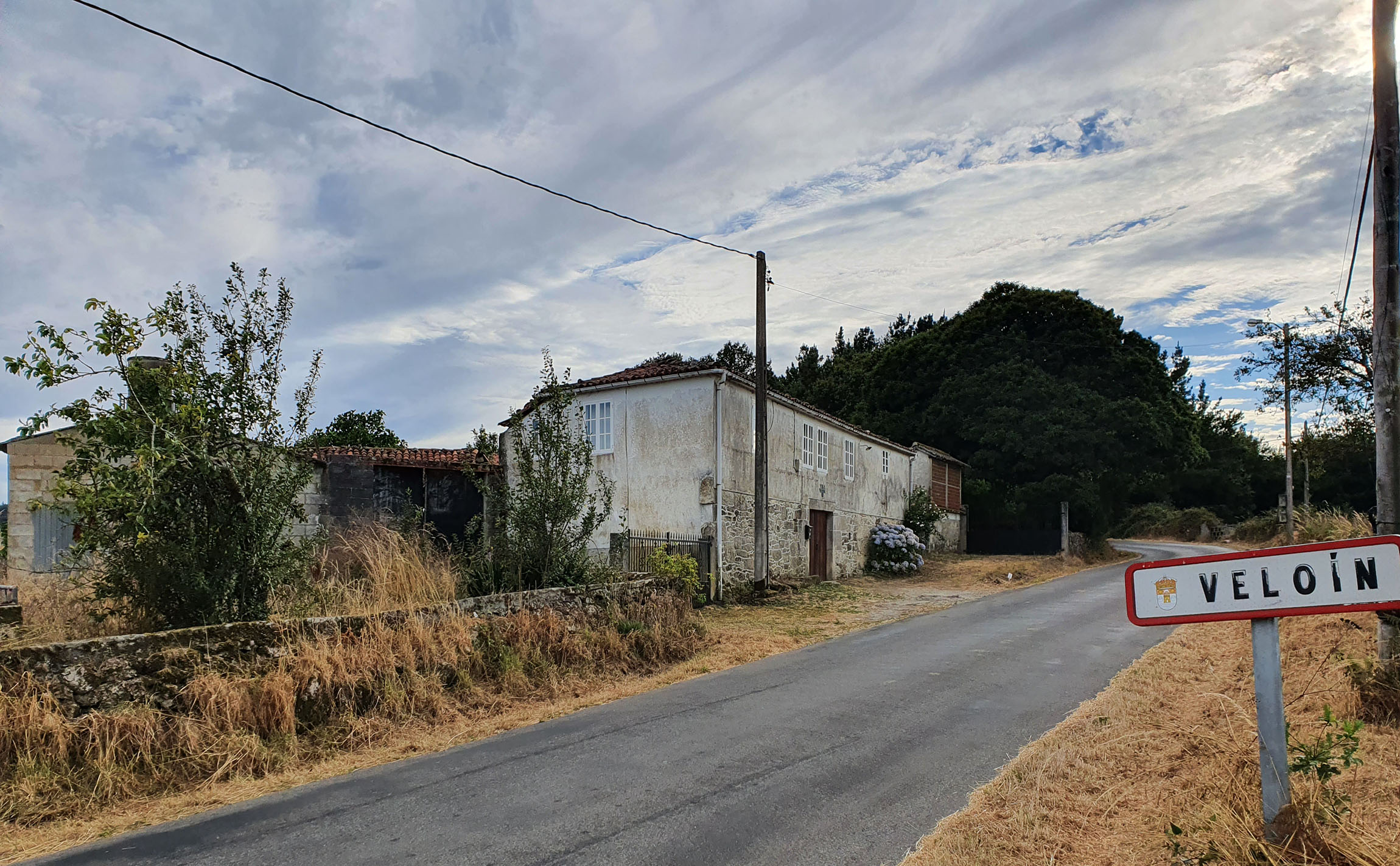 Lugar de Veloín, da parroquia de Arcos en Antas de Ulla.
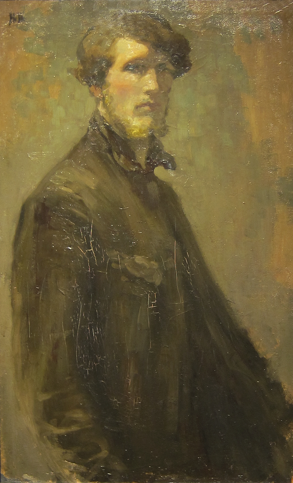 Rik Wouters (1882-1916) Zelfportret (1903-04) Schepenhuis Mechelen
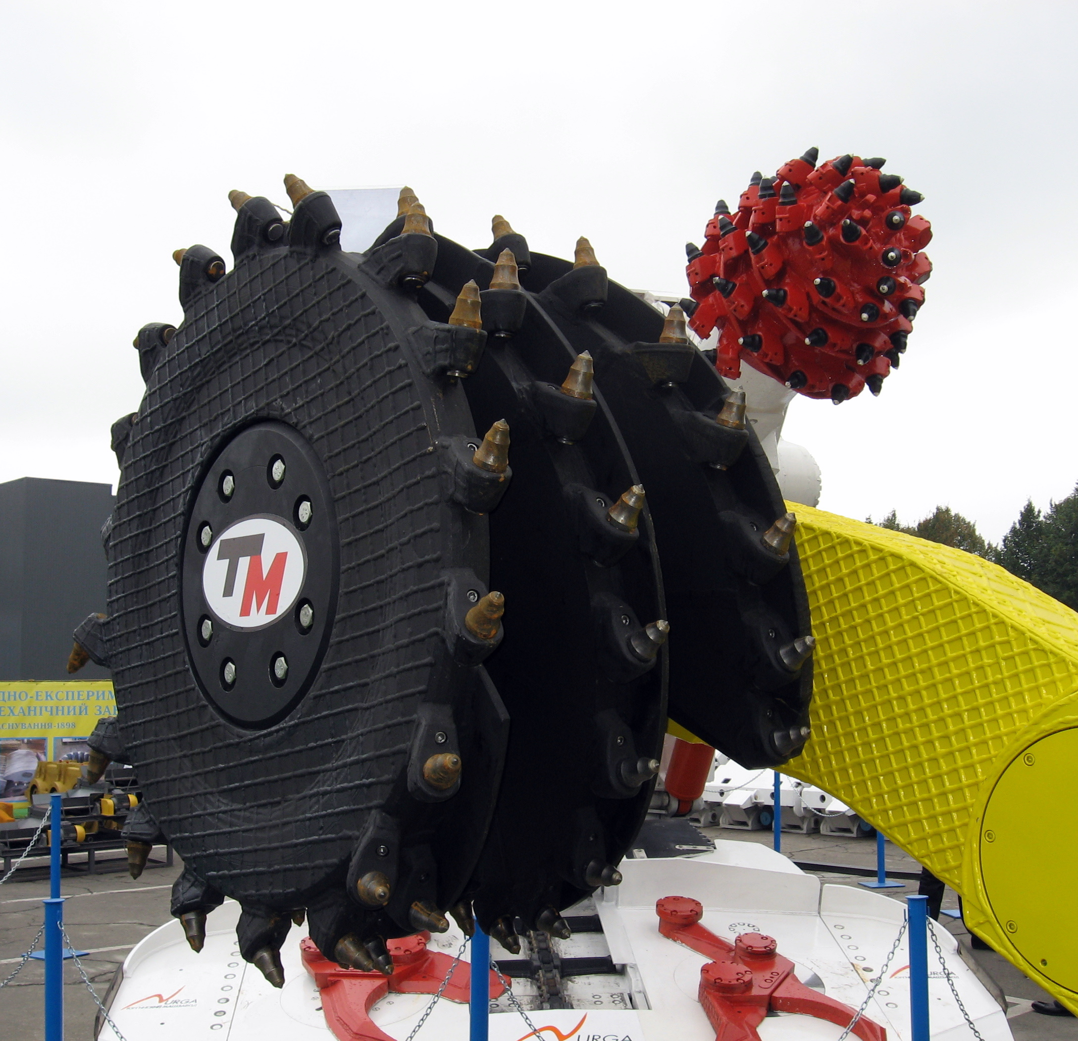 Фото з виставки Вугілля-Майнінг 2010
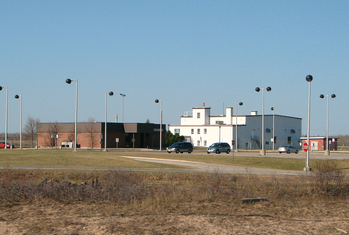 Kapuskasing Airport, Ontario, Canada
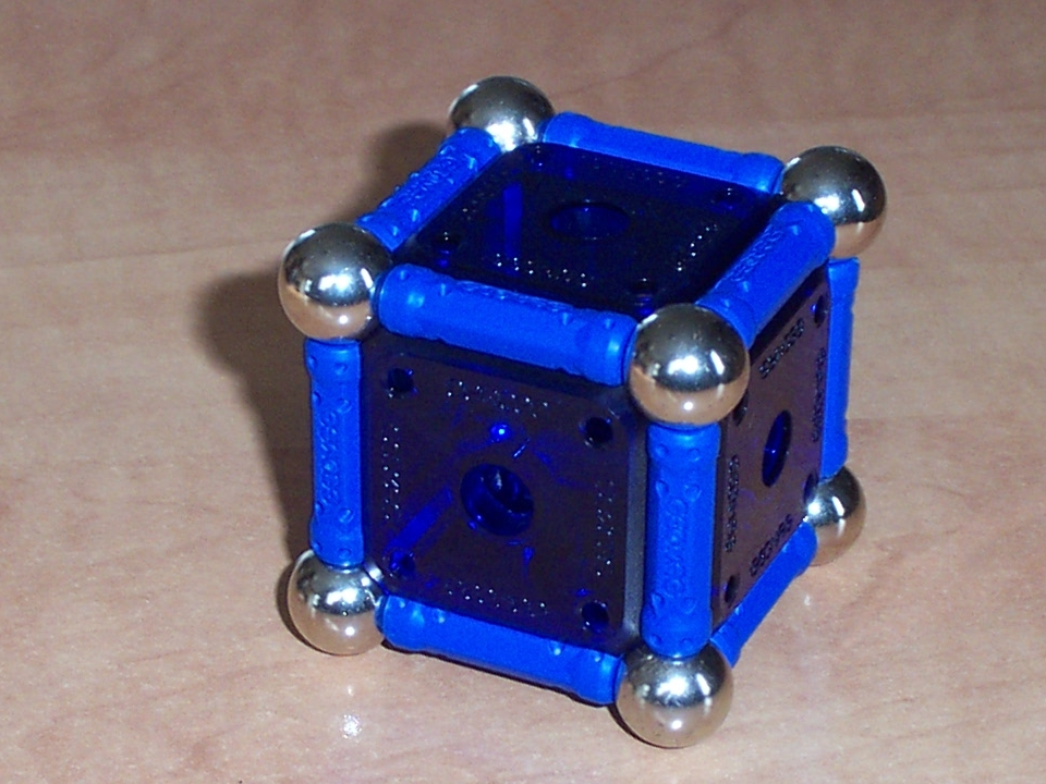 Photographie prise le 9 septembre 2007 par Utilisateur:Wyll avec un appareil photo numérique Kodak DX3600 puis coupée avec The Gimp 2.2.
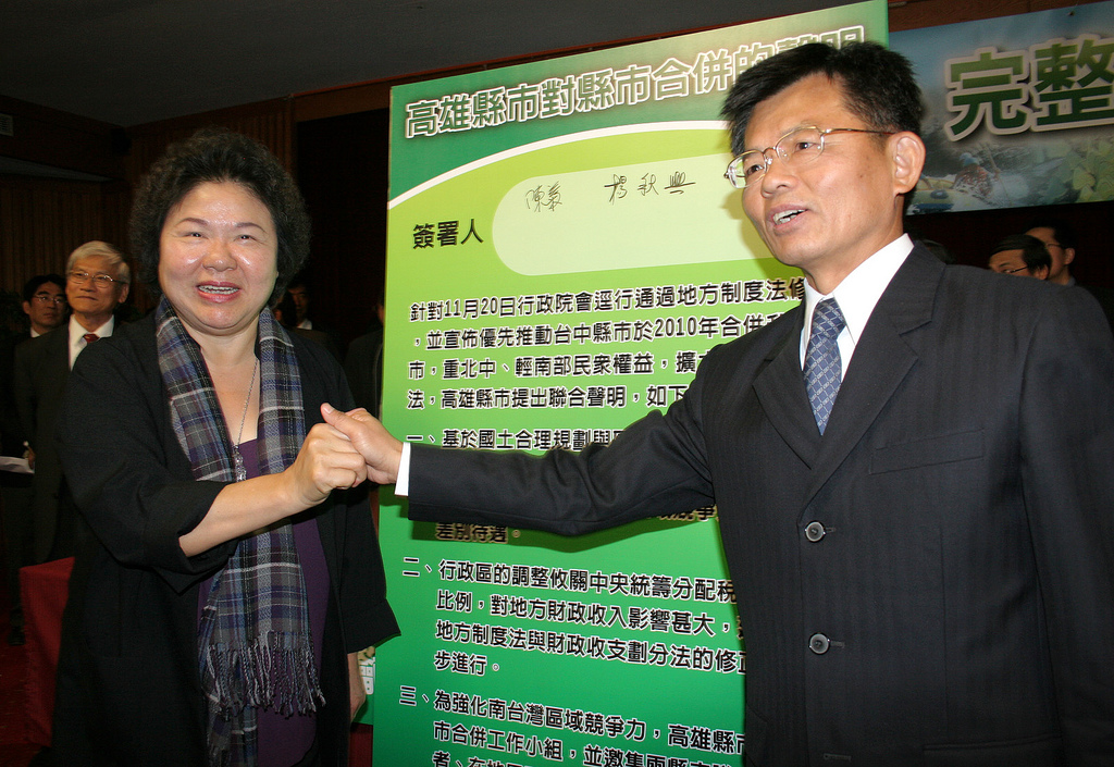 中文（台灣）: 高雄市市長陳菊與高雄縣縣長楊秋興簽署《高雄縣市對縣市合併的聲明》，堅持高雄縣市與台中縣市同步合併。
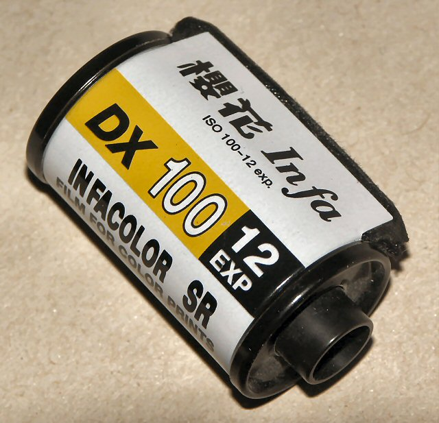 Infacolor DX100, ein Kleinbild-Farbnegativfilm mit 12 Bildern. Kamera: Minolta Dimage 7Hi
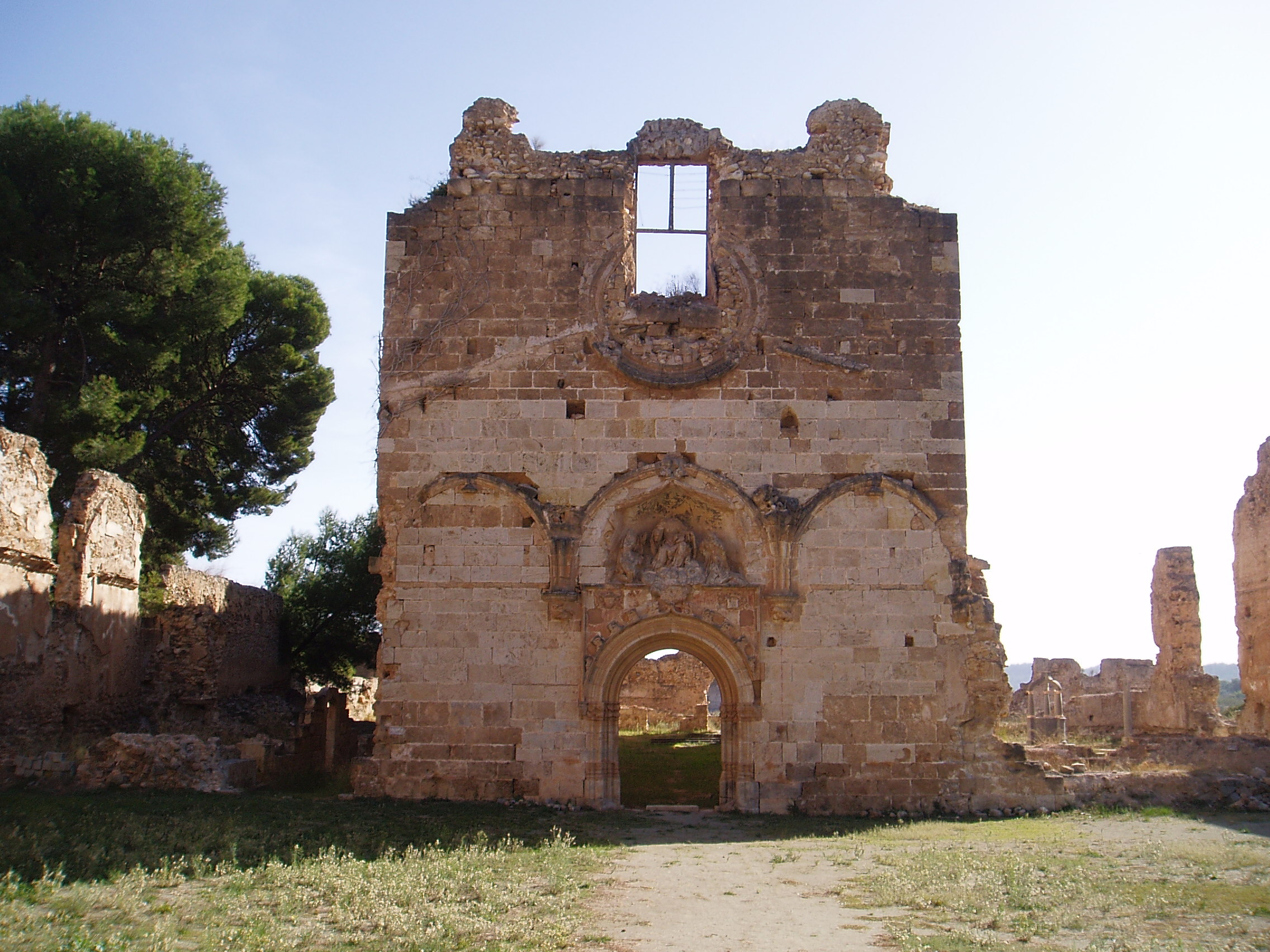 Fachada de la Cartuja de Vall de Crist, Altura, Castellón
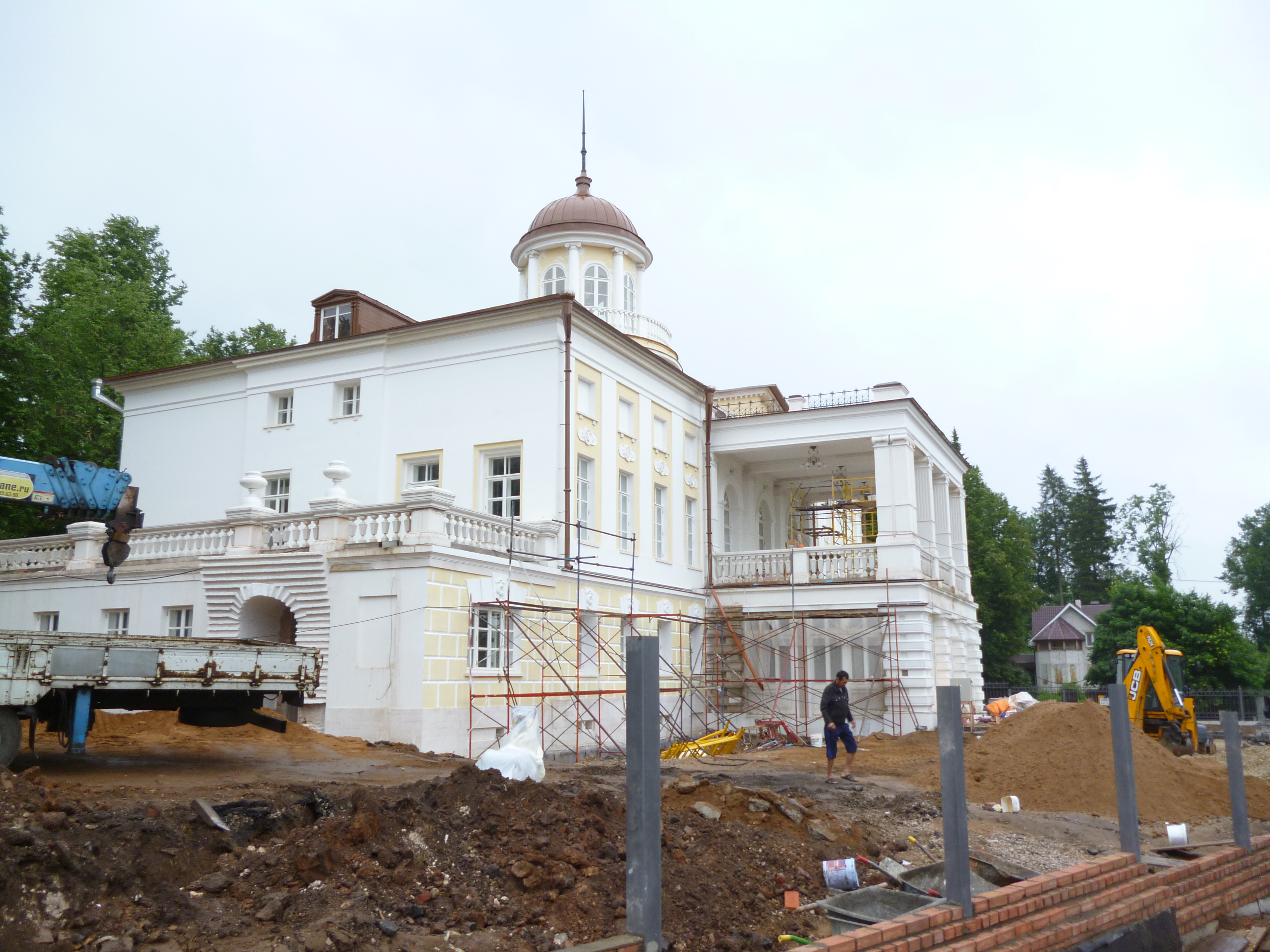 Усадьба Ртищева XVIII века, где в 1928 году прошёл Шестой съезд Коммунистической партии Китая.
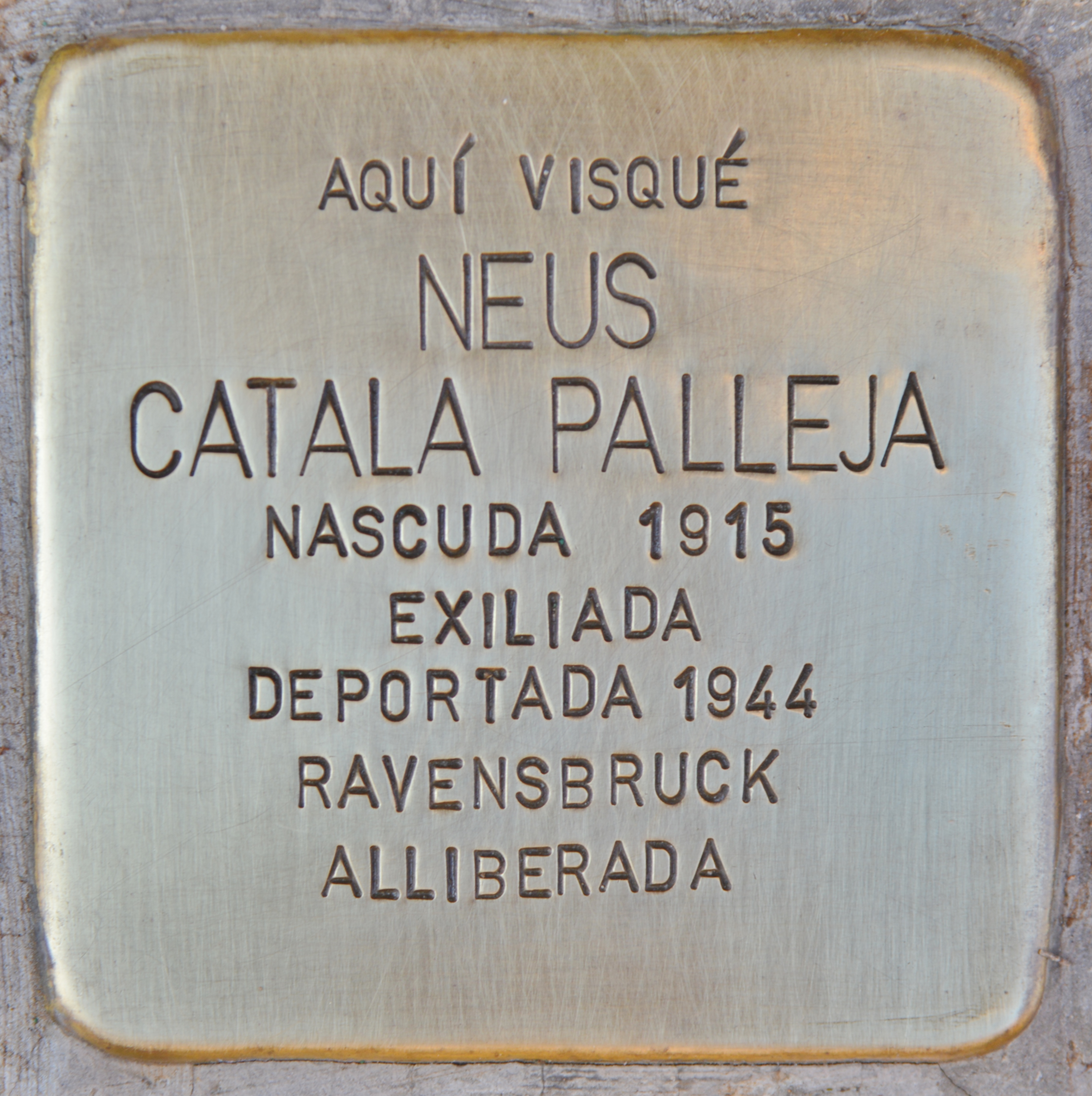 Stolperstein für Neus Catala Palleja
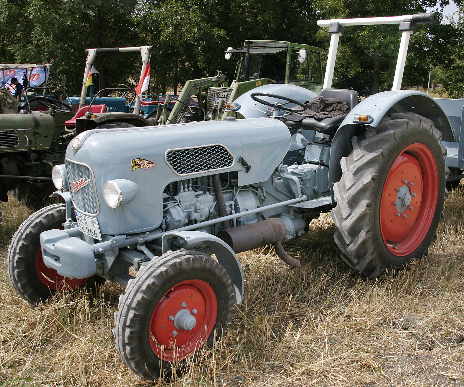 Schleppertreffen 2015 im Freilandmuseum Bad Windsheim Gesamtmasse: 2450 kg Achslast hinten: 1450 kg Achslast vorne: 1000 kg
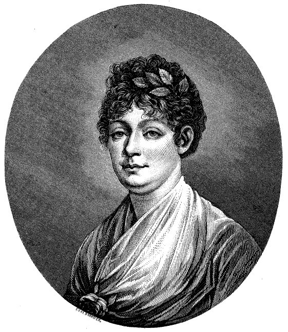 Anna Maria Lenngren; PD; Quelle: Svenska Familj-Journalen 1865
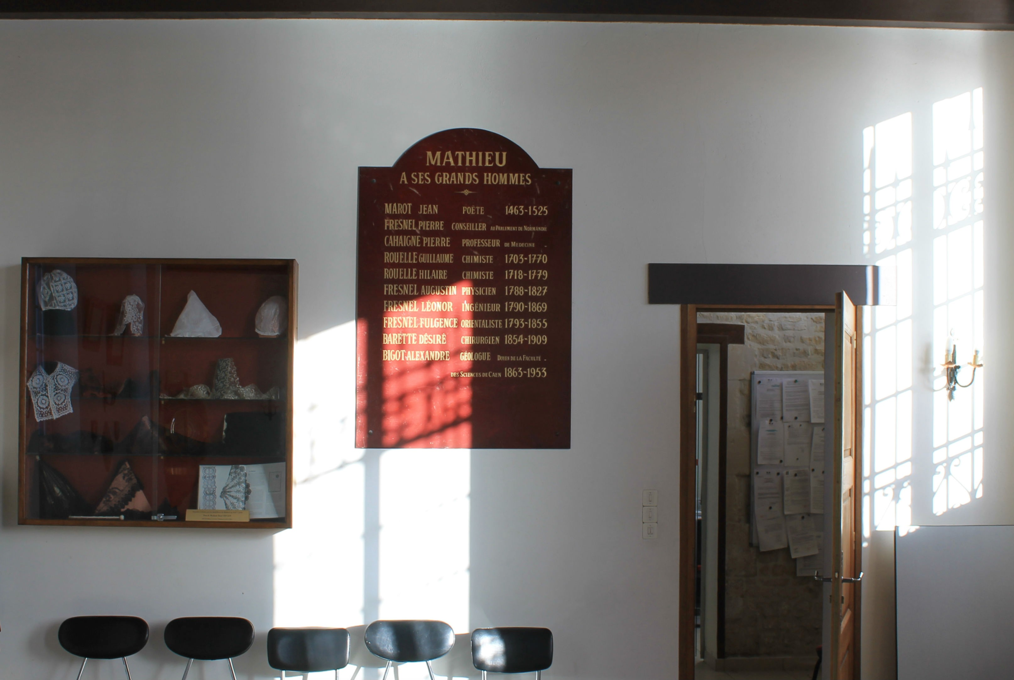 Plaque dans la salle de réception de la mairie de Mathieu (Calvados) Mathieu à ses grands hommes.
◇ ◇ ◇ ◇
:: TASK STATEMENT ::
Could you repeat, exactly, only the lines above starting at the one that has "Rik Wouters (1882-1916)" and stopping after the one that has "Stolperstein für Neus Catala Palleja", without the pictures?

:: ANSWER BOX ::
 Rik Wouters (1882-1916) Zelfportret (1903-04) Schepenhuis Mechelen
 Фото з виставки Вугілля-Майнінг 2010
 Kapuskasing Airport, Ontario, Canada
 Photographie prise le 9 septembre 2007 par Utilisateur:Wyll avec un appareil photo numérique Kodak DX3600 puis coupée avec The Gimp 2.2.
 中文（台灣）: 高雄市市長陳菊與高雄縣縣長楊秋興簽署《高雄縣市對縣市合併的聲明》，堅持高雄縣市與台中縣市同步合併。
 Infacolor DX100, ein Kleinbild-Farbnegativfilm mit 12 Bildern. Kamera: Minolta Dimage 7Hi
 Fachada de la Cartuja de Vall de Crist, Altura, Castellón
 Усадьба Ртищева XVIII века, где в 1928 году прошёл Шестой съезд Коммунистической партии Китая.
 Stolperstein für Neus Catala Palleja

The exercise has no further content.